Finalmente llegó el día de la marcha. Era un domingo de primeros de mayo. Todo estaba dispuesto dentro de las alforjas de lana, y aquí y allá, en las calles, se veía algún carro cargado de utensilios y provisiones con los bueyes uncidos para la partida.
Tía Annedda y Elías, antes de partir, fueron a oír misa en la pequeña iglesia del Rosario. Poco antes que la misma empezara, llegó un hombre, un campesino, se dirigió a un altar, y cogió una pequeña caja de madera y cristal dentro de la cual había un pequeño san Francisco. Cuando iba a salir, algunas mujeres le hicieron señas para que se acercara y les dejara besar la hornacina; pero Elías le llamó con un gesto de la cabeza y besó el vidrio a los pies del santo.
Poco después todos estaban en camino. El prior, un campesino todavía joven, con la barba casi rubia, montaba un hermoso caballo gris y llevaba el estandarte y la hornacina; seguían otros campesinos, con mujeres en la grupa de sus caballos; mujeres que cabalgaban solas, mujeres a pie, niños, carros, perros. Cada uno, sin embargo, viajaba por su cuenta, quien a un lado del camino, quien a otro.
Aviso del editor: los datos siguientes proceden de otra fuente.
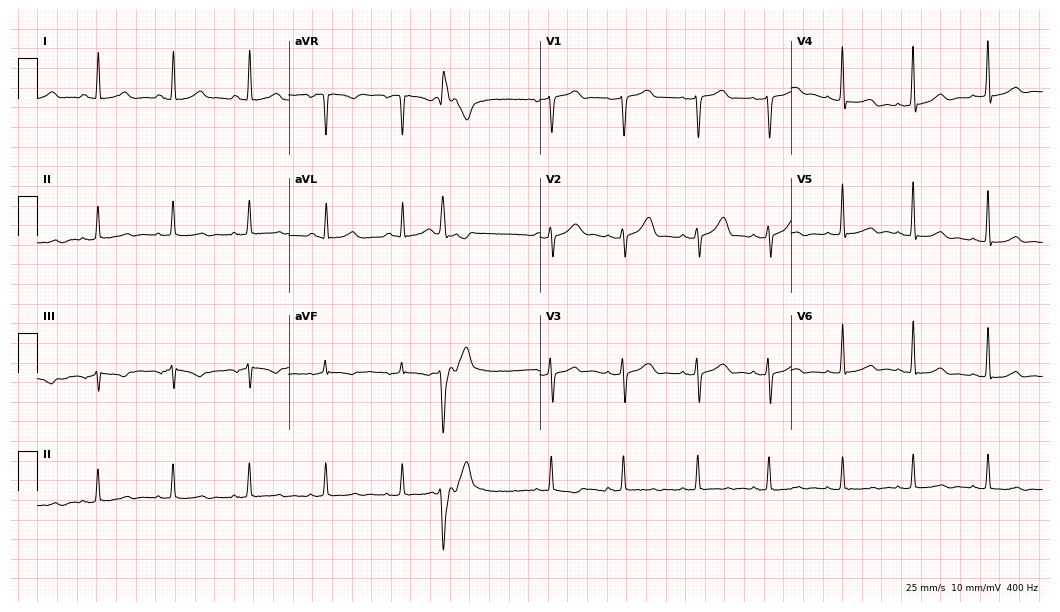
Resting 12-lead electrocardiogram (10.2-second recording at 400 Hz). Patient: a female, 58 years old. None of these six findings is recorded: first-degree AV block, right bundle branch block, left bundle branch block, sinus bradycardia, atrial fibrillation, sinus tachycardia.

Elías, con la tía Annedda a la grupa de una mansa yegua torda, era de los últimos. Un potrillo, hijo de la yegua, poco mayor que un perro, los seguía de cerca.
Era una mañana bellísima. Las duras montañas hacia las que caminaban surgían azules sobre el cielo todavía incendiado por las llamas violadas de la aurora. El salvaje valle de Isalle estaba cubierto de hierbas y de flores. Sobre el sendero rocoso se desgranaban, como grandes lámparas encendidas, las retamas de oro amarillo. El fresco Orthobene, coloreado por el verde de los bosques, por el oro de la retama, por la roja flor del musgo, se alejaba a espaldas de los caminantes, sobre el fondo perlado del horizonte. De repente, el valle se abrió: aparecieron solitarias llanuras cubiertas de sembrados todavía tiernos, brillantes de rocío, que, bajo los rayos del sol, todavía bajo, tenían una luminosa oscilación plateada. Los prados, cubiertos de amapolas, de tomillo, de margaritas, exhalaban excitantes perfumes.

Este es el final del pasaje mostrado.